* [Problem]: Look below for the line that has "Zespół szkół technicznych". Set down the lines from there through the line that has "深圳地铁11号线 机场站 大堂", exactly as written.

* [Data]:

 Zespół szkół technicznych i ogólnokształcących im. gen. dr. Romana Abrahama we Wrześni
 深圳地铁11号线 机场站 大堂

---

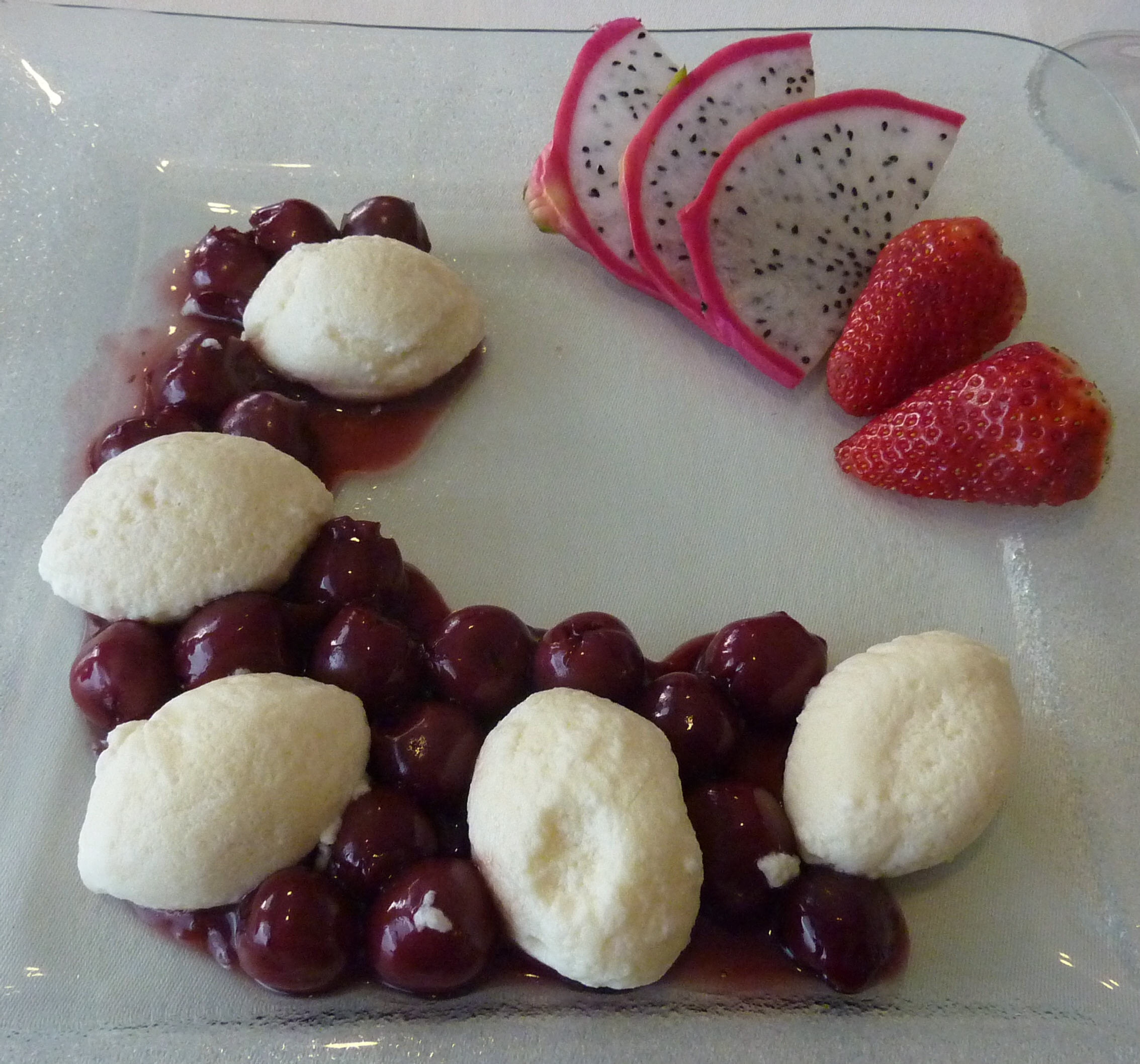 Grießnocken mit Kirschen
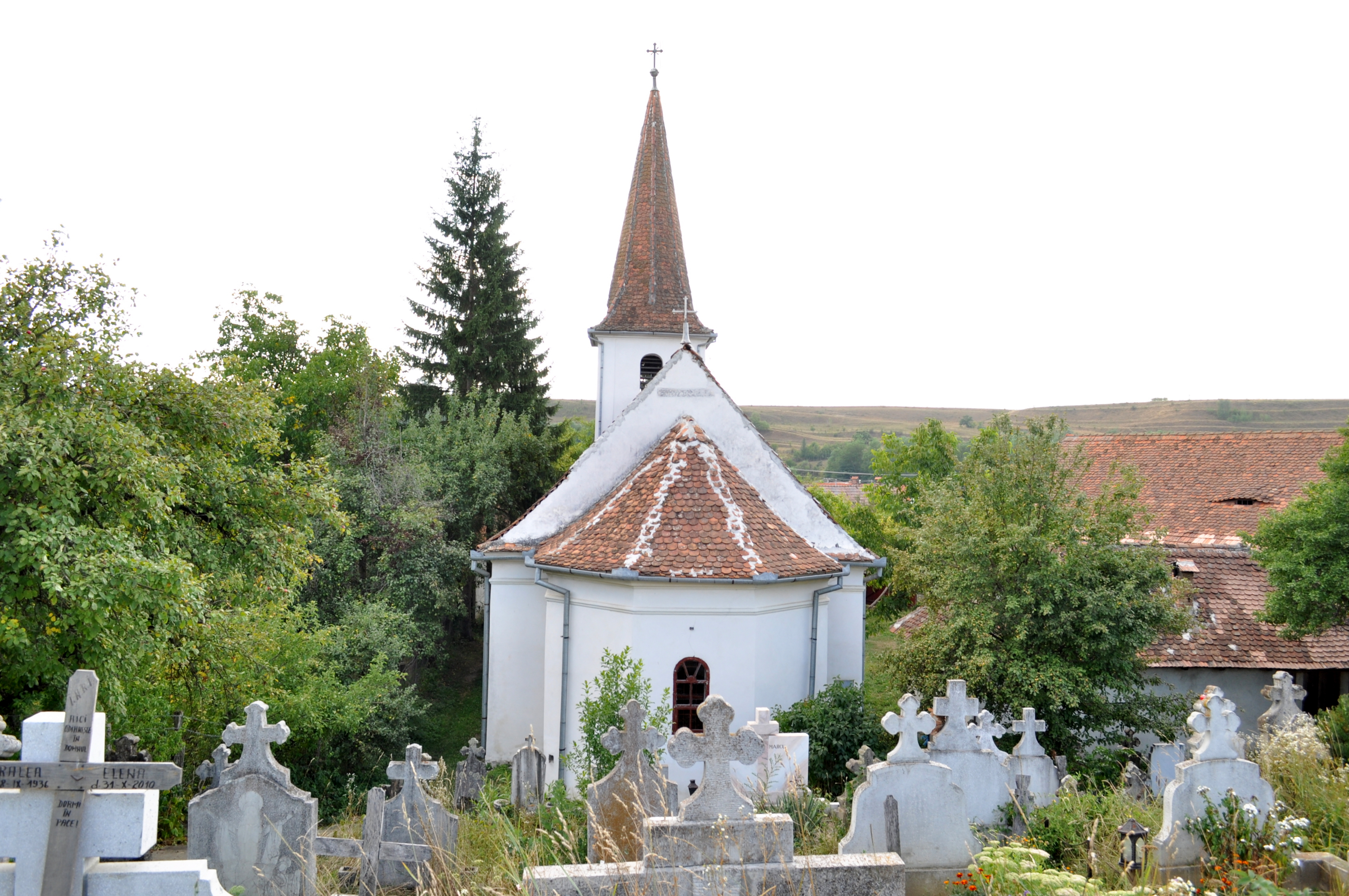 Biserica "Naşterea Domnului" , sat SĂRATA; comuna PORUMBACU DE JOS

==

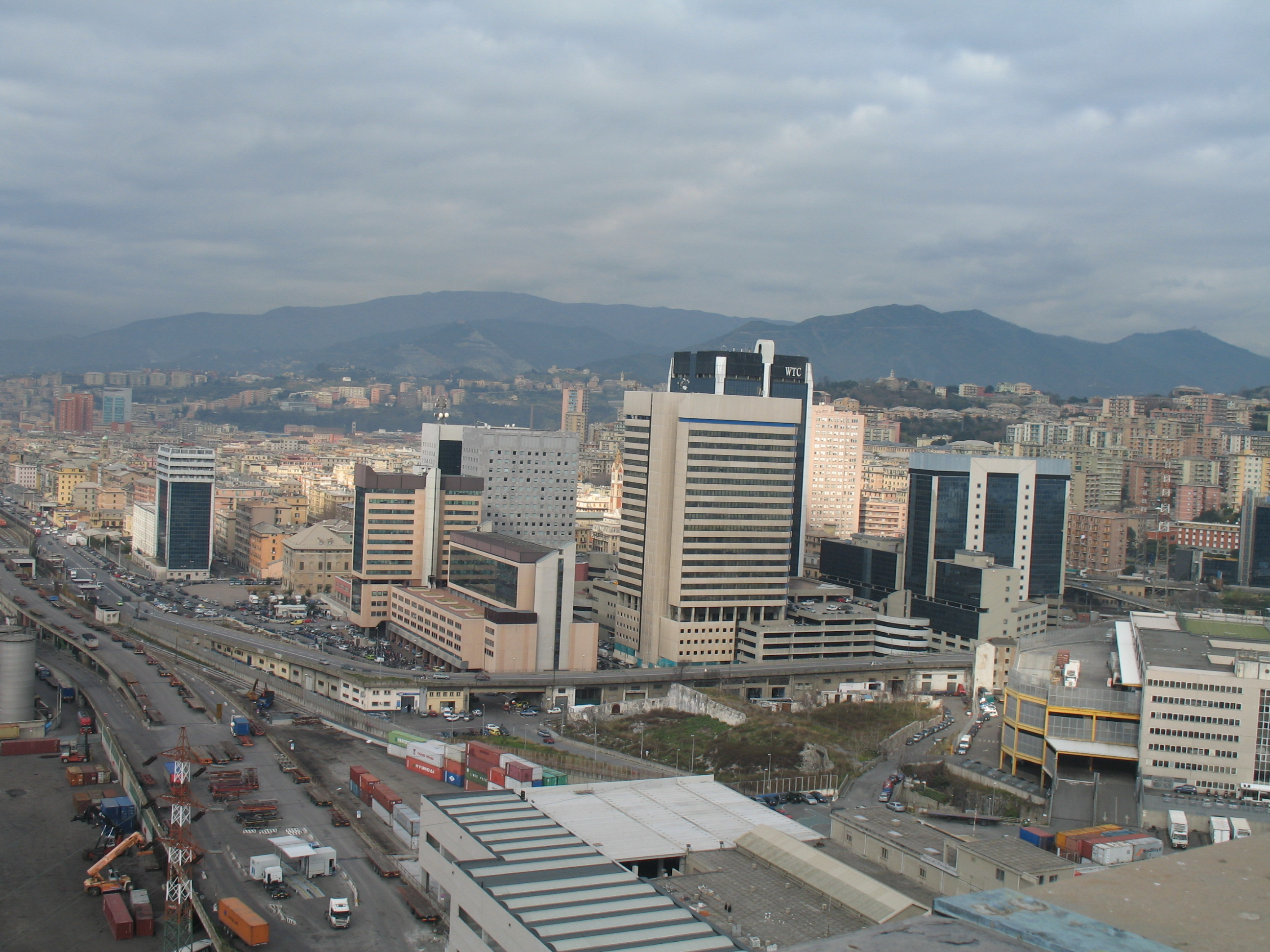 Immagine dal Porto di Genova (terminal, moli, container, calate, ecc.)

* [Response for this exercise]:
 Zespół szkół technicznych i ogólnokształcących im. gen. dr. Romana Abrahama we Wrześni
 深圳地铁11号线 机场站 大堂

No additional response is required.